[Records from a dataset]
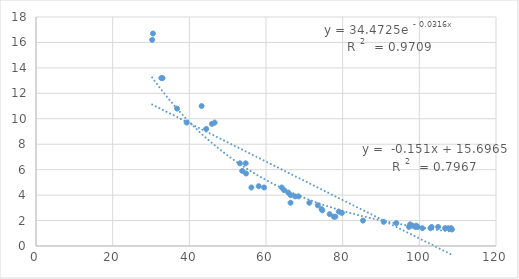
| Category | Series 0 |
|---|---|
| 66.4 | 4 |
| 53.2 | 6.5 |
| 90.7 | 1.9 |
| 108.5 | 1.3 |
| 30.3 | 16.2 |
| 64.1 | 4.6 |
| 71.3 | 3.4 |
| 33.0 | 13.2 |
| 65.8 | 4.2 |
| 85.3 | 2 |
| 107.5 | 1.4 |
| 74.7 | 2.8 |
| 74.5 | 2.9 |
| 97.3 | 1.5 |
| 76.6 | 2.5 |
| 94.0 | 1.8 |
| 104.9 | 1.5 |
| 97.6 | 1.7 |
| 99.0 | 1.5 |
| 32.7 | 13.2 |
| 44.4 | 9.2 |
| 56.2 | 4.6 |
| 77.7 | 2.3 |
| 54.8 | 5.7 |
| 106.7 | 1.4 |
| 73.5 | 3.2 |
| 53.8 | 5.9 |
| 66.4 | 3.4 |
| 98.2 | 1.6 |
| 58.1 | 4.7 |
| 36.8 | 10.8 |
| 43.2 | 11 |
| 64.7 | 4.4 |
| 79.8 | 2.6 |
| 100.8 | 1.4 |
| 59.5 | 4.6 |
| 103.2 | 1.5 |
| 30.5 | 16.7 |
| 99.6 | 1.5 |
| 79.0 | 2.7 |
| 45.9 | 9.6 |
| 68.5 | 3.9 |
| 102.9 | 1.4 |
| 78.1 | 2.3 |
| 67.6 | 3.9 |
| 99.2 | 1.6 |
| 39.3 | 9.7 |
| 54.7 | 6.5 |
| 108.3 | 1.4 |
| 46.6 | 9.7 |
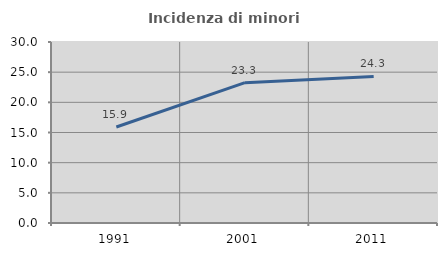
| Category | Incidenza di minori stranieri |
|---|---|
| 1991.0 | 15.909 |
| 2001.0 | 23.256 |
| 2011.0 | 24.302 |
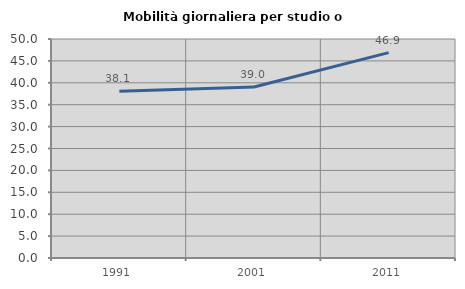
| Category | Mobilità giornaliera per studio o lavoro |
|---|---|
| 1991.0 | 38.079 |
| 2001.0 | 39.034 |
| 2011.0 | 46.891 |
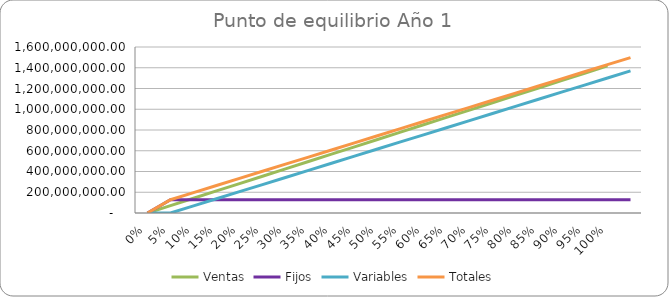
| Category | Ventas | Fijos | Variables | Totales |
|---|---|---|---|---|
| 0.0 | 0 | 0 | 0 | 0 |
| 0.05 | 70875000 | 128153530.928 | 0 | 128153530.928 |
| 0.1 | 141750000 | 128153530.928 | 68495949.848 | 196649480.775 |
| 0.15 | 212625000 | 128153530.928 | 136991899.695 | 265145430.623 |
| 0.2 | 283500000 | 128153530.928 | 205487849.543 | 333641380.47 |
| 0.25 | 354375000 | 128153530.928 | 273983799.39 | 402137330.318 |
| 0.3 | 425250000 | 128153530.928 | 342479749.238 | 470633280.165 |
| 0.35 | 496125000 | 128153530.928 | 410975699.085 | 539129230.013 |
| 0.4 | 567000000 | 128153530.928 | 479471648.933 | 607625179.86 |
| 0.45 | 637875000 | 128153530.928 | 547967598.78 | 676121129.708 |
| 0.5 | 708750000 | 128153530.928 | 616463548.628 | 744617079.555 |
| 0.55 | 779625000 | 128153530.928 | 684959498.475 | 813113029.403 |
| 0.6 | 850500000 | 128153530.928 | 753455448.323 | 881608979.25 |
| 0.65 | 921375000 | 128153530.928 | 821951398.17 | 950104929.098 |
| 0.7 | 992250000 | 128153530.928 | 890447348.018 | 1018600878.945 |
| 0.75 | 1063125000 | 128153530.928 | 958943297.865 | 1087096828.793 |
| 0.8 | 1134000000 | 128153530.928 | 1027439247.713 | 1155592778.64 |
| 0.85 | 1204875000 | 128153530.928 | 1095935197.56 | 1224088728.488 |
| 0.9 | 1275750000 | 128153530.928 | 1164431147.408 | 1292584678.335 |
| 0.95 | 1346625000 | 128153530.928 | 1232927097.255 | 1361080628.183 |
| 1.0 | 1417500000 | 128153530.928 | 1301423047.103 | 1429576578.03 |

• **YOUR GOAL**
Retype only this portion of the data above: the line containing "98.2 | 1.6 |", the line containing "67.6 | 3.9 |", and all lines between them, exactly.

• **YOUR SOLUTION**
| 98.2 | 1.6 |
| 58.1 | 4.7 |
| 36.8 | 10.8 |
| 43.2 | 11 |
| 64.7 | 4.4 |
| 79.8 | 2.6 |
| 100.8 | 1.4 |
| 59.5 | 4.6 |
| 103.2 | 1.5 |
| 30.5 | 16.7 |
| 99.6 | 1.5 |
| 79.0 | 2.7 |
| 45.9 | 9.6 |
| 68.5 | 3.9 |
| 102.9 | 1.4 |
| 78.1 | 2.3 |
| 67.6 | 3.9 |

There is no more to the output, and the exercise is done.